Todas as religiões e culturas se servem de relatos para revelar a verdade e fazer chegar até nós a sabedoria de nossos antepassados. A revelação mais antiga e universal é que a Terra e todas as suas criaturas, assim como o ar, o solo, a pedra e a água são sagrados, e que esta verdade deve refletir-se em nossas vidas.

Como cristãos, seguir Jesus Cristo hoje é adquirir conhecimento e experiência consciente desta história oculta e sagrada. Com efeito, a Terra acolheu Jesus como acolhe toda pessoa que vem a este mundo. É a casa verdadeira, a mais básica. Jesus sentiu a companhia desta Terra que é irmã e mãe.
Os Evangelhos destacam de muitas maneiras a boa relação que Ele teve com a Terra. Jesus soube viver as noites e empregá-las, para além de sua solidão e aspereza, para encontrar sentido e para dar profundidade às suas atuações mais decisivas.
Desfrutou dos caminhos andados, dos campos semeados, do vento que se assemelha ao Espírito, das árvo-res que empregará como parábolas do Reino, das vinhas que serão símbolo de sua oferta em novidade…
Experimentou a dureza da Terra, sua aspereza no deserto e o calor de seu abrigo à hora da morte; pisou o chão de terra batida, machucada, rasgada… Teve uma mentalidade inclusiva porque, no fundo, entendeu que tudo estava relacionado e que as coisas e as pessoas espreitam o mesmo horizonte.

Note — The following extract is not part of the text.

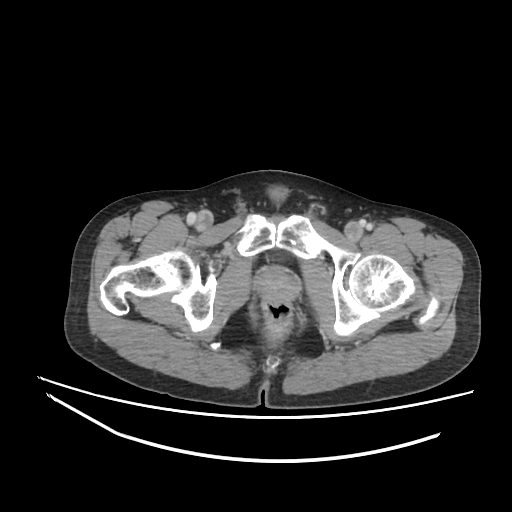
CT abdomen · Axial slice 9/128 · 54-year-old male patient · Aquilion ONE scanner · 15 organs annotated in this scan (a whole-scan count: organs this slice does not pass through have no box)
Box edges are left/top/right/bottom in pixels. The annotated organs in this slice are: prostate/uterus at left=255, top=266, right=298, bottom=301.

Na 2ª. Semana dos EE alimentamos nossa relação com Deus e com a Criação; ou, formulando de maneira mais adequada, nossa relação com Deus passa através da natureza. Pedimos a graça do conhecimento interno de Jesus, aquele Jesus que sempre manteve uma relação íntima com a Criação.
Seu ministério começou com quarenta dias no deserto e terminou no horto do Getsêmani; Ele viveu experiências místicas na montanha (a transfiguração) e nas águas do Jordão (batismo).
Seus relatos e parábolas utilizam as imagens da natureza para explicar o Reino de Deus. Este é o Jesus com quem nossa relação se faz mais profunda.

É impressionante que o núcleo central das parábolas de Jesus é formado por imagens que “ligam”, que integram e comprometem. O fermento da relação é que constitui o material do Reino de Deus.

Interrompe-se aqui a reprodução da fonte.